I had previously written about the utility of code coverage when compared to mutation score. While I suggested that coverage is indeed useful since it explains a larger amount of variation of mutation score than test suite alone, it is questionable if mutation score is the final arbiter when it comes to test suite effectiveness.

Indeed, one could make the point that even mutation analysis has not been whetted thoroughly notwithstanding the result of Just et al. (Just 2014) because the results depend on a only a few bug fixes.

We wanted to validate the effectiveness of code coverage in detecting bugs. One of the best ways to do that is to look at the incidence of bugs in covered code, and compare it with code that is uncovered.

This is what we investigated in our latest research (FSE 2016).

What we did is to select 49 programs from GitHub, and selected a point in time as the epoch.
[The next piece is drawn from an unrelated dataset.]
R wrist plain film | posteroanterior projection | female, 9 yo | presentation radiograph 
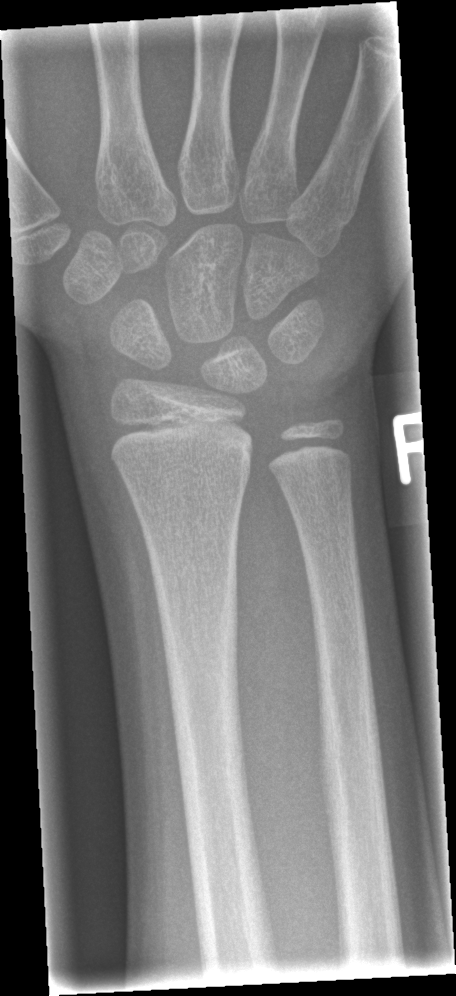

Next, we looked at all commits from that epoch, and classified them as bug fixes or feature fix. Now, for a given line, we looked at the total number of bug-fix commits after epoch until the first feature fix.

Next, we compared the difference in number of bug fixes between the covered lines at epoch and uncovered lines. We found that for statement coverage, a covered line has about 0.68 bug-fix, while for a non-covered line, the number of bug fixes were about 1.2. That is, a non-covered line is about twice as likely to be buggy as that of a line covered by a test case.

Our results suggest that code coverage is indeed useful, and can serve to reduce the incidence of bugs if one heeds the results.